The accelerated rise of megacities—those with populations of more than ten million—over the last 50 years has profoundly affected the lives of their inhabitants. Asia is home to more megacities than any other continent: the works by the 11 artists in this exhibition respond to the political, environmental, and social conditions of their home cities of Beijing, Shanghai, Delhi, Mumbai, and Seoul, conveying their textures, proportions, and striking material and visual juxtapositions.

Accumulations of objects that each artist encounters in daily life—dishes, doors, plastic bags—become immersive sculptures.

Like a sprawling megacity, this exhibition extends to all corners of the Museum. You’ll find works located throughout the galleries, and even outside the Museum’s Huntington Entrance, and at Faneuil Hall.

From the endless stream of migrants in densely packed Mumbai, to the bicycles that until recently filled the streets of Beijing, works by Hema Upadhyay and Ai Weiwei evoke the constant motion that characterizes emerging megacities.

Urban consumption is at the heart of Take off your shoes and wash your hands (2008) by Delhi’s Subodh Gupta: a wall of stainless-steel utensils found in urban Indian kitchens.

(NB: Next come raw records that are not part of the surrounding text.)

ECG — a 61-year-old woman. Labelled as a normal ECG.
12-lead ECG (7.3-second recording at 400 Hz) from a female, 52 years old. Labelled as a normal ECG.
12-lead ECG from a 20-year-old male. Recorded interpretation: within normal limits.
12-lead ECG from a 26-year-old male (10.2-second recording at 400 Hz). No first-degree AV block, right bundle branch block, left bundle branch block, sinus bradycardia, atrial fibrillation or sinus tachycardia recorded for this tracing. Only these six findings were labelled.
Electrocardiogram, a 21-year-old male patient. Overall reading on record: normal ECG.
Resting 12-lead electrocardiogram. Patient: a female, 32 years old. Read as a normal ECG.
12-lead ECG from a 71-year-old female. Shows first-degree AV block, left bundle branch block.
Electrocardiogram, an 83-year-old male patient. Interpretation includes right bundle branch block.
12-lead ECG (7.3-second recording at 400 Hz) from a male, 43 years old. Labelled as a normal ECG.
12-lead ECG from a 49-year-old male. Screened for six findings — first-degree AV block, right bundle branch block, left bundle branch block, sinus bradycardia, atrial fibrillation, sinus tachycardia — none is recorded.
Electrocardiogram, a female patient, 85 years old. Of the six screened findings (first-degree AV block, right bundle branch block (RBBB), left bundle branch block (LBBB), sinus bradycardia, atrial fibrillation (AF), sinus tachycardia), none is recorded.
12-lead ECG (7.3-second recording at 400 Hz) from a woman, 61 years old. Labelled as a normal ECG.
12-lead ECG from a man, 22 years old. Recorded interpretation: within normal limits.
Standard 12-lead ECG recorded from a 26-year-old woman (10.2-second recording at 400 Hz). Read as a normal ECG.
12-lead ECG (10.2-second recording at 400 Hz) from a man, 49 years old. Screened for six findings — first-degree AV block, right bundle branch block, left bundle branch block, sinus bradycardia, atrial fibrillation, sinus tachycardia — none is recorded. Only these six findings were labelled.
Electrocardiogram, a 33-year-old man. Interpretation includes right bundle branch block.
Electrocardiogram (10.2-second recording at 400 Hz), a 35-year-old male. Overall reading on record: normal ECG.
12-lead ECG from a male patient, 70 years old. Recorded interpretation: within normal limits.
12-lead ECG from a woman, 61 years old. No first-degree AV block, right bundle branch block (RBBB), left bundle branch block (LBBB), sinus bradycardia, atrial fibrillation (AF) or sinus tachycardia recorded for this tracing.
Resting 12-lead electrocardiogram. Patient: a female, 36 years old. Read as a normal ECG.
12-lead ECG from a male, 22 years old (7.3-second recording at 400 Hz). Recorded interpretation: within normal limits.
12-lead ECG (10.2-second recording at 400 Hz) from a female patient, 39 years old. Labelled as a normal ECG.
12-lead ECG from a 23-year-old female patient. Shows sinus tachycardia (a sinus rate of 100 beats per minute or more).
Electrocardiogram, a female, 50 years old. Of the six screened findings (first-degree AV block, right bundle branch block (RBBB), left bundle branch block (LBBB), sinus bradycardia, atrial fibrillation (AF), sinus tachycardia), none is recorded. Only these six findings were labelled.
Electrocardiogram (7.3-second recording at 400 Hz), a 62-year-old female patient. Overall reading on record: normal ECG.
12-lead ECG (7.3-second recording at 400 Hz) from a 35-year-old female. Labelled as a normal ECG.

Choi Jeong Hwa finds beauty and grandeur in urban appetites, with an installation comprised of cheap plastic objects from markets and 99-cent stores, while Delhi’s Asim Waqif and South Korea’s artist collective flyingCity are inspired by the rapid building that surrounds them—from the ubiquitous bamboo scaffolding of construction projects, to the metal parts churned out by machinists in central Seoul trying to compete in a globalizing market.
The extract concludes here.